◆ **Goal of the exercise**:
Without the pictures, retype each line below exactly as it stands.
Record set Block Start
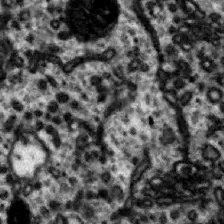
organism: Human
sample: HeLa cells
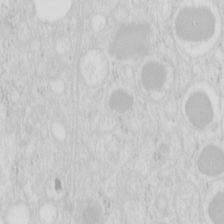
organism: Mouse
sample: Pancreas
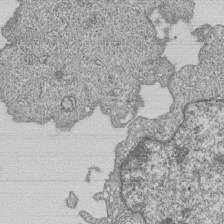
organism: Human
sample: MDA-MB-231 cells
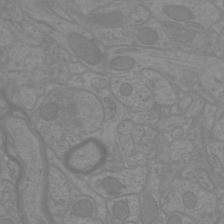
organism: Mouse
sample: Cortical neurons
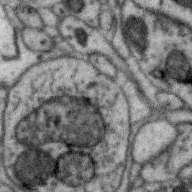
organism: Zebra finch
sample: Brain
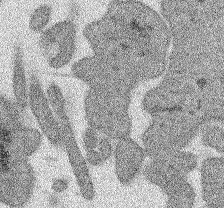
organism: Human
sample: HeLa cells
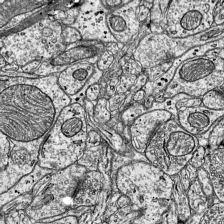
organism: Mouse
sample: Visual Cortex
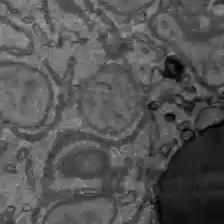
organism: C57BL Mouse
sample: Liver
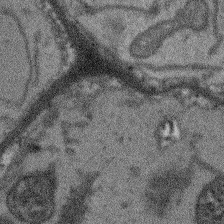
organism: Arabidopsis thaliana
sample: Root tip
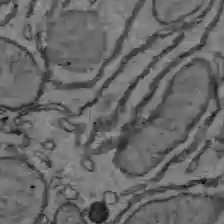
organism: C57BL Mouse
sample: Liver
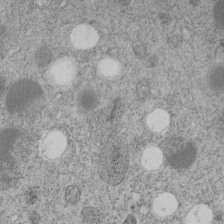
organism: C. elegans
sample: C. elegans embryo early stage
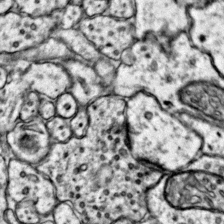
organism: Mouse
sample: Primary visual cortex
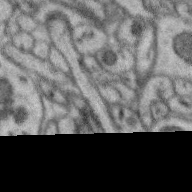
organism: Zebra finch
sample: Brain
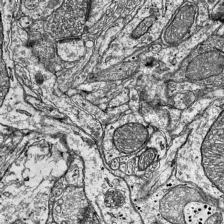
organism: Mouse
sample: Visual Cortex
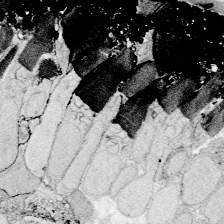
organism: Zebrafish
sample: Whole-Brain
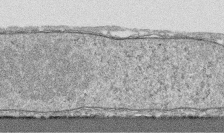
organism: Human
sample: CRL-1474
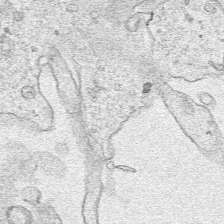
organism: Human
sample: Mitochondria in HCT116 cells
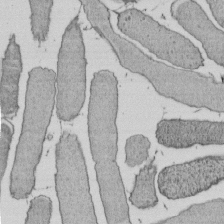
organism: E. coli
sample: Bacterial nucleoid
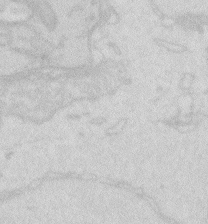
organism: Zebrafish
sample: Macrophage
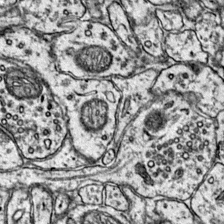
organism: Mouse
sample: Primary visual cortex
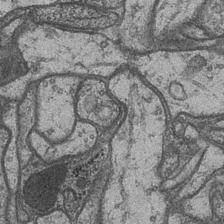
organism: Drosophila
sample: Optic medulla
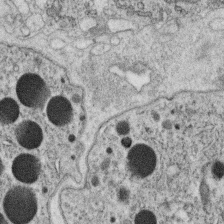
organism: C. elegans
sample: C. elegans oocyte; sperm cells
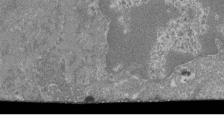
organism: Mouse
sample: Glomerulus
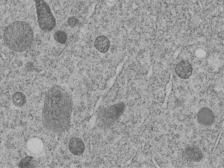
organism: C. elegans
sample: C. elegans embryo early stage
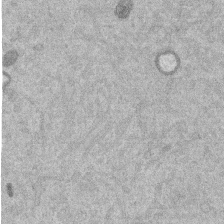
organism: Mouse
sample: Dividing mouse embryo 1 cell stage
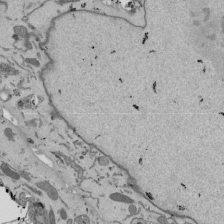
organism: Mouse
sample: ED-1 cell nuclei; centrioles
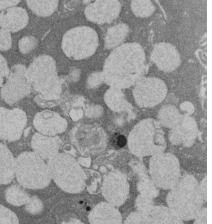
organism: Rat
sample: Salivary granule
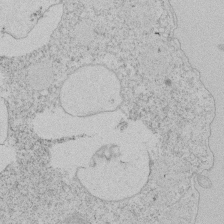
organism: Tetrahymena
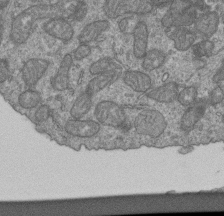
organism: Human
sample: Retinal organoid Rod and Cone cells
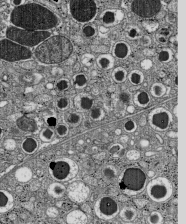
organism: C57BL Mouse
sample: Pancreatic islet
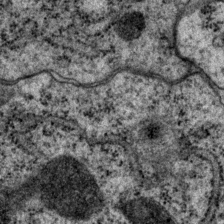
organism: P. pacificus
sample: Pharynx
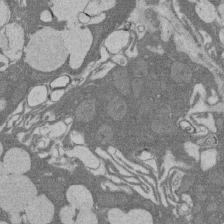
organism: Rat
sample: Salivary granule
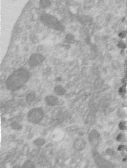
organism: Human
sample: Centriole in RPE cells
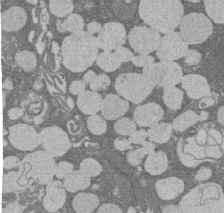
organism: Rat
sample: Salivary granule
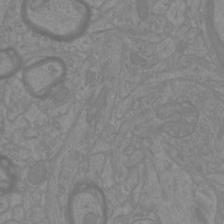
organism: Mouse
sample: Cortical neurons
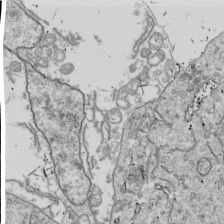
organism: Drosophila
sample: Cell division; meiosis; drosophila spermatocytes
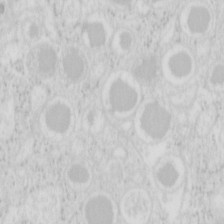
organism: Mouse
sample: Pancreas
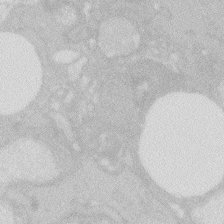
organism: Zebrafish
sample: Macrophage
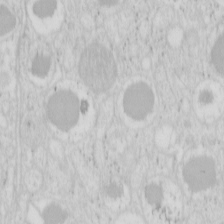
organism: Mouse
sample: Pancreas
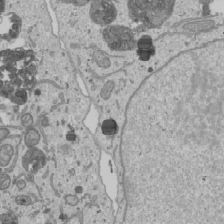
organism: Human
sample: Mitochondria in U2OS cells
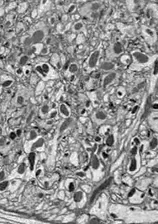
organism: Drosophila
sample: Optic lobe
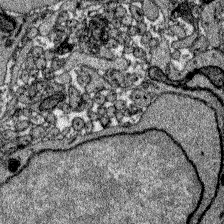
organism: Zebrafish
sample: Larval olfactory bulb
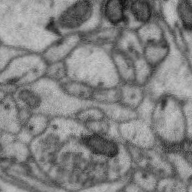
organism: Zebra finch
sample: Brain
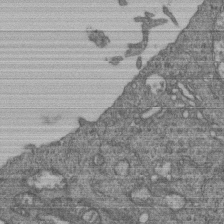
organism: Human
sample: Retinal organoid Rod and Cone cells
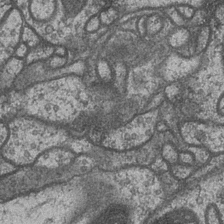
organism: Drosophila
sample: Optic medulla
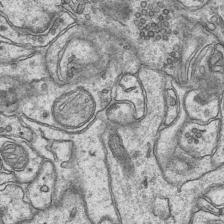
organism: Mouse
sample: CA1 Hippocampus
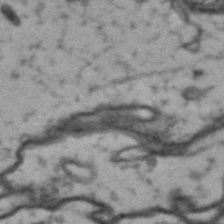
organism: Drosophila
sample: Brain
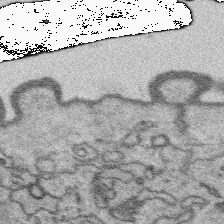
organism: Platynereis dumerilii
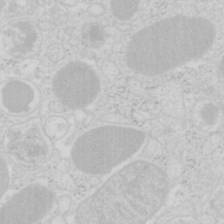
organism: Mouse
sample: Pancreas
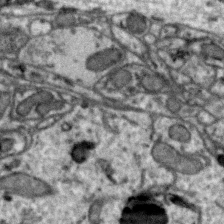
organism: Zebra finch
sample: Brain
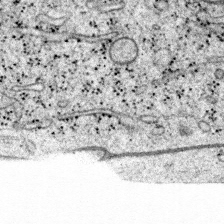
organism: Human
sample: HeLa cells
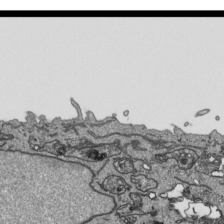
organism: Human
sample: Mitochondria in HCT116 cells
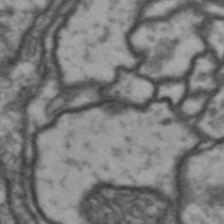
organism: Drosophila
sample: Brain
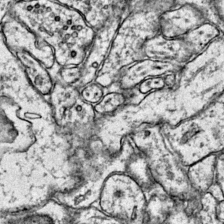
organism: Mouse
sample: Primary visual cortex
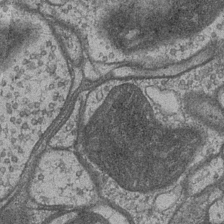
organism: Drosophila
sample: Optic medulla
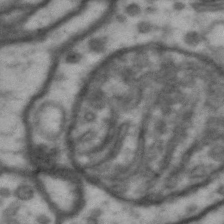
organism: Drosophila
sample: Brain
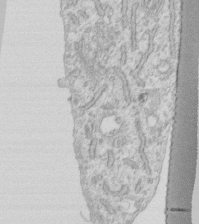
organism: Human
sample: Fibroblast cells
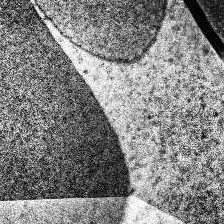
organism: Human
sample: Temporal Lobe
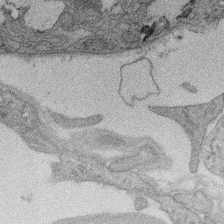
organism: Rat
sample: Salivary granule
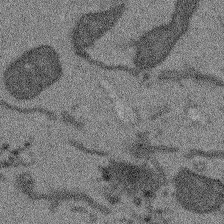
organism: Arabidopsis thaliana
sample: Root tip
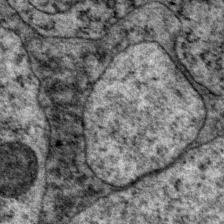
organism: P. pacificus
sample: Pharynx
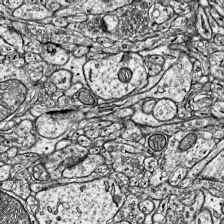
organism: Mouse
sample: Visual Cortex
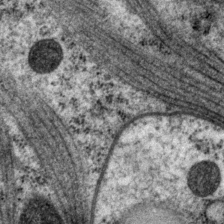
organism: P. pacificus
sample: Pharynx
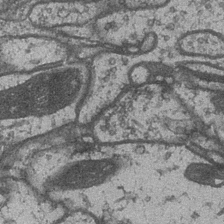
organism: Drosophila
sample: Optic medulla
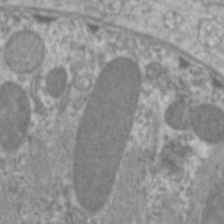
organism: C. elegans
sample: Pharynx
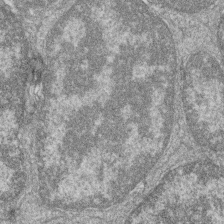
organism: Zebrafish
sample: Cilia; retinal pigment epithelium
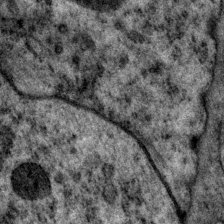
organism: P. pacificus
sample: Pharynx
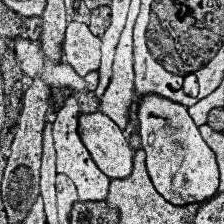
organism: Human
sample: Temporal Lobe
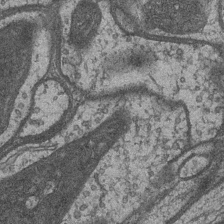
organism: Drosophila
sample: Optic medulla
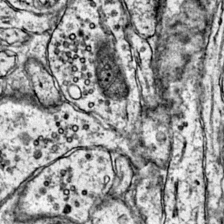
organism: Mouse
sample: Primary visual cortex
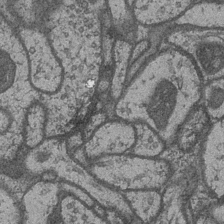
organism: Drosophila
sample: Optic medulla
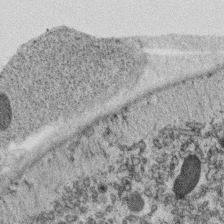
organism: C. elegans
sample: C. elegans oocyte; sperm cells
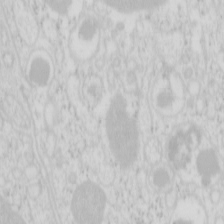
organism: Mouse
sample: Pancreas
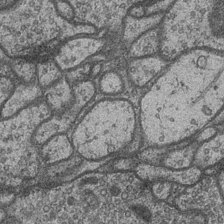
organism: Drosophila
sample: Optic medulla
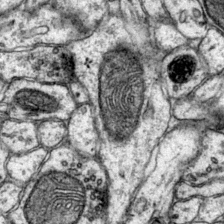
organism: Mouse
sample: Primary visual cortex
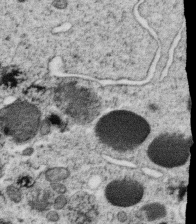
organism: C. elegans
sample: C. elegans oocyte; sperm cells
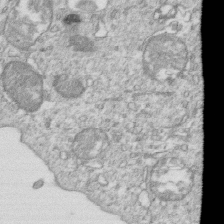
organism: Mouse
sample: Activated OT-1 CD8+ T cells
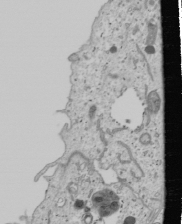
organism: Human
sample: Mitochondria in U2OS cells
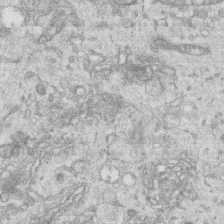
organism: Human
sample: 1205lu cells
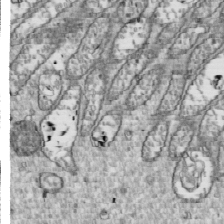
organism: Drosophila
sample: Cell division; meiosis; drosophila spermatocytes
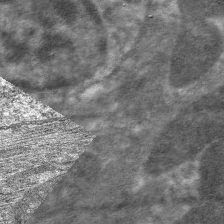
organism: C. elegans
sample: Pharynx
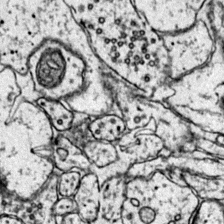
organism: Mouse
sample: Primary visual cortex
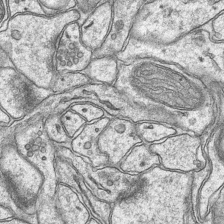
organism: Mouse
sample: CA1 Hippocampus
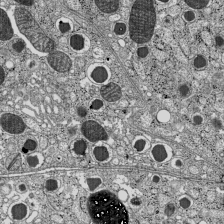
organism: C57BL Mouse
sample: Pancreatic islet
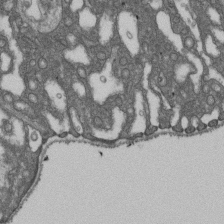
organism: Drosophila
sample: Nephrocyte
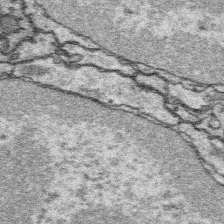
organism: Platynereis dumerilii
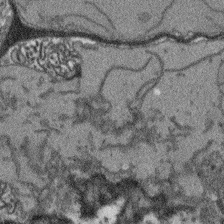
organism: Arabidopsis thaliana
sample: Root tip
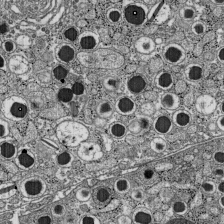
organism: C57BL Mouse
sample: Pancreatic islet
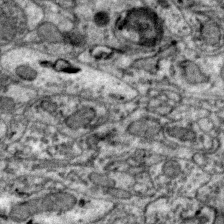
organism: Zebra finch
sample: Brain
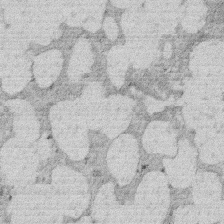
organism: Rat
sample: Salivary granule
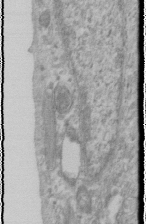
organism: Human
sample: Cilia; basal body in RPE cells
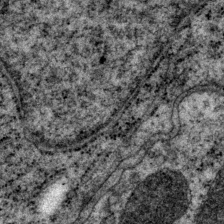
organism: P. pacificus
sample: Pharynx
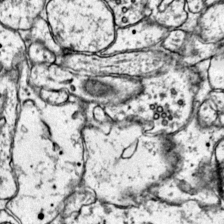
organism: Mouse
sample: Primary visual cortex
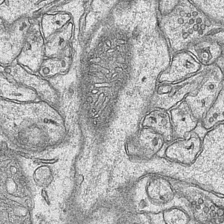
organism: Mouse
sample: CA1 Hippocampus
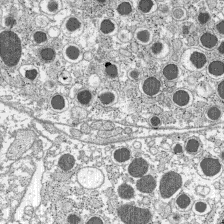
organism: C57BL Mouse
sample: Pancreatic islet
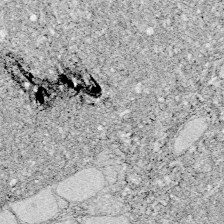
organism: Zebrafish
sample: Whole-Brain
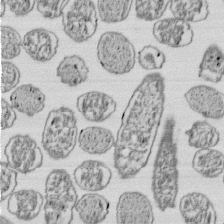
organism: E. coli
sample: Bacterial nucleoid
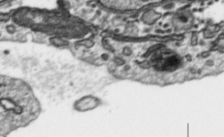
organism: Toxoplasma gondii
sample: Parasites in a vacuole inside a host cell
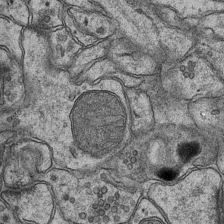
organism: Mouse
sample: CA1 Hippocampus
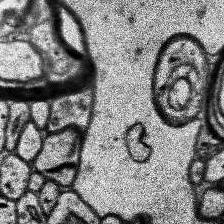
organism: Human
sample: Temporal Lobe
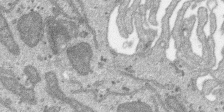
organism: Human
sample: Lung epithelial cells infected with SARS-CoV-2
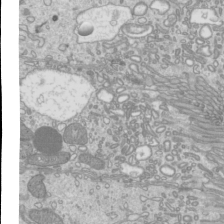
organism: Mouse
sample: Cilia; mouse epididymis
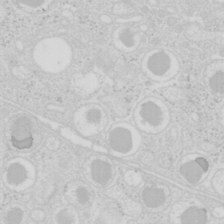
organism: Mouse
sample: Pancreas
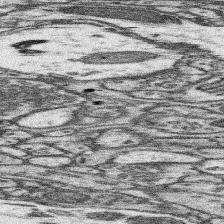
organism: Mouse
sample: Somatosensory cortex neuropil
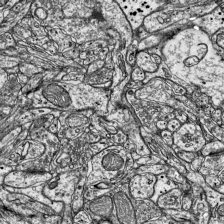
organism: Mouse
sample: Visual Cortex
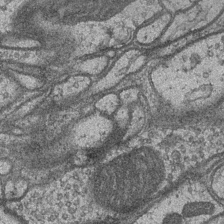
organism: Drosophila
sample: Optic medulla
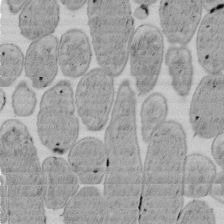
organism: E. coli
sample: Bacterial nucleoid
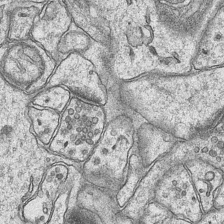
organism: Mouse
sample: CA1 Hippocampus
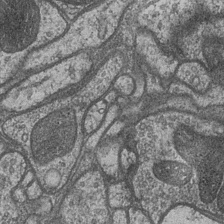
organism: Drosophila
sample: Optic medulla
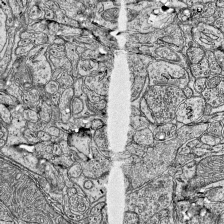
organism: Mouse
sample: Visual Cortex
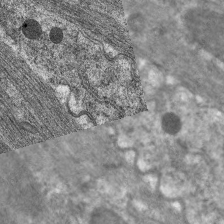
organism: C. elegans
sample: Pharynx
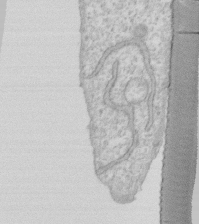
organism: Human
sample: Fibroblast cells
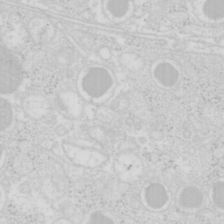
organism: Mouse
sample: Pancreas
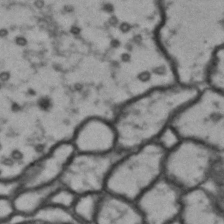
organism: Drosophila
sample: Brain
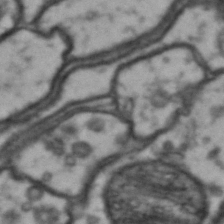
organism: Drosophila
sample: Brain
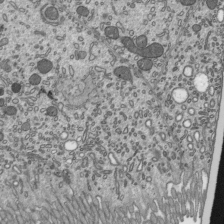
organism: Mouse
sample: Mouse epididymis efferent ductule cilia
Record set Block End
◆ **Solution**:
organism: Human
sample: HeLa cells
organism: Mouse
sample: Pancreas
organism: Human
sample: MDA-MB-231 cells
organism: Mouse
sample: Cortical neurons
organism: Zebra finch
sample: Brain
organism: Human
sample: HeLa cells
organism: Mouse
sample: Visual Cortex
organism: C57BL Mouse
sample: Liver
organism: Arabidopsis thaliana
sample: Root tip
organism: C57BL Mouse
sample: Liver
organism: C. elegans
sample: C. elegans embryo early stage
organism: Mouse
sample: Primary visual cortex
organism: Zebra finch
sample: Brain
organism: Mouse
sample: Visual Cortex
organism: Zebrafish
sample: Whole-Brain
organism: Human
sample: CRL-1474
organism: Human
sample: Mitochondria in HCT116 cells
organism: E. coli
sample: Bacterial nucleoid
organism: Zebrafish
sample: Macrophage
organism: Mouse
sample: Primary visual cortex
organism: Drosophila
sample: Optic medulla
organism: C. elegans
sample: C. elegans oocyte; sperm cells
organism: Mouse
sample: Glomerulus
organism: C. elegans
sample: C. elegans embryo early stage
organism: Mouse
sample: Dividing mouse embryo 1 cell stage
organism: Mouse
sample: ED-1 cell nuclei; centrioles
organism: Rat
sample: Salivary granule
organism: Tetrahymena
organism: Human
sample: Retinal organoid Rod and Cone cells
organism: C57BL Mouse
sample: Pancreatic islet
organism: P. pacificus
sample: Pharynx
organism: Rat
sample: Salivary granule
organism: Human
sample: Centriole in RPE cells
organism: Rat
sample: Salivary granule
organism: Mouse
sample: Cortical neurons
organism: Drosophila
sample: Cell division; meiosis; drosophila spermatocytes
organism: Mouse
sample: Pancreas
organism: Zebrafish
sample: Macrophage
organism: Mouse
sample: Pancreas
organism: Human
sample: Mitochondria in U2OS cells
organism: Drosophila
sample: Optic lobe
organism: Zebrafish
sample: Larval olfactory bulb
organism: Zebra finch
sample: Brain
organism: Human
sample: Retinal organoid Rod and Cone cells
organism: Drosophila
sample: Optic medulla
organism: Mouse
sample: CA1 Hippocampus
organism: Drosophila
sample: Brain
organism: Platynereis dumerilii
organism: Mouse
sample: Pancreas
organism: Zebra finch
sample: Brain
organism: Human
sample: HeLa cells
organism: Human
sample: Mitochondria in HCT116 cells
organism: Drosophila
sample: Brain
organism: Mouse
sample: Primary visual cortex
organism: Drosophila
sample: Optic medulla
organism: Drosophila
sample: Brain
organism: Human
sample: Fibroblast cells
organism: Human
sample: Temporal Lobe
organism: Rat
sample: Salivary granule
organism: Arabidopsis thaliana
sample: Root tip
organism: P. pacificus
sample: Pharynx
organism: Mouse
sample: Visual Cortex
organism: P. pacificus
sample: Pharynx
organism: Drosophila
sample: Optic medulla
organism: C. elegans
sample: Pharynx
organism: Zebrafish
sample: Cilia; retinal pigment epithelium
organism: P. pacificus
sample: Pharynx
organism: Human
sample: Temporal Lobe
organism: Drosophila
sample: Optic medulla
organism: Mouse
sample: Primary visual cortex
organism: Drosophila
sample: Optic medulla
organism: C. elegans
sample: C. elegans oocyte; sperm cells
organism: Mouse
sample: Pancreas
organism: Drosophila
sample: Optic medulla
organism: Mouse
sample: Primary visual cortex
organism: C. elegans
sample: C. elegans oocyte; sperm cells
organism: Mouse
sample: Activated OT-1 CD8+ T cells
organism: Human
sample: Mitochondria in U2OS cells
organism: Human
sample: 1205lu cells
organism: Drosophila
sample: Cell division; meiosis; drosophila spermatocytes
organism: C. elegans
sample: Pharynx
organism: Mouse
sample: Primary visual cortex
organism: Mouse
sample: CA1 Hippocampus
organism: C57BL Mouse
sample: Pancreatic islet
organism: Drosophila
sample: Nephrocyte
organism: Platynereis dumerilii
organism: Arabidopsis thaliana
sample: Root tip
organism: C57BL Mouse
sample: Pancreatic islet
organism: Zebra finch
sample: Brain
organism: Rat
sample: Salivary granule
organism: Human
sample: Cilia; basal body in RPE cells
organism: P. pacificus
sample: Pharynx
organism: Mouse
sample: Primary visual cortex
organism: Mouse
sample: CA1 Hippocampus
organism: C57BL Mouse
sample: Pancreatic islet
organism: Zebrafish
sample: Whole-Brain
organism: E. coli
sample: Bacterial nucleoid
organism: Toxoplasma gondii
sample: Parasites in a vacuole inside a host cell
organism: Mouse
sample: CA1 Hippocampus
organism: Human
sample: Temporal Lobe
organism: Human
sample: Lung epithelial cells infected with SARS-CoV-2
organism: Mouse
sample: Cilia; mouse epididymis
organism: Mouse
sample: Pancreas
organism: Mouse
sample: Somatosensory cortex neuropil
organism: Mouse
sample: Visual Cortex
organism: Drosophila
sample: Optic medulla
organism: E. coli
sample: Bacterial nucleoid
organism: Mouse
sample: CA1 Hippocampus
organism: Drosophila
sample: Optic medulla
organism: Mouse
sample: Visual Cortex
organism: C. elegans
sample: Pharynx
organism: Human
sample: Fibroblast cells
organism: Mouse
sample: Pancreas
organism: Drosophila
sample: Brain
organism: Drosophila
sample: Brain
organism: Mouse
sample: Mouse epididymis efferent ductule cilia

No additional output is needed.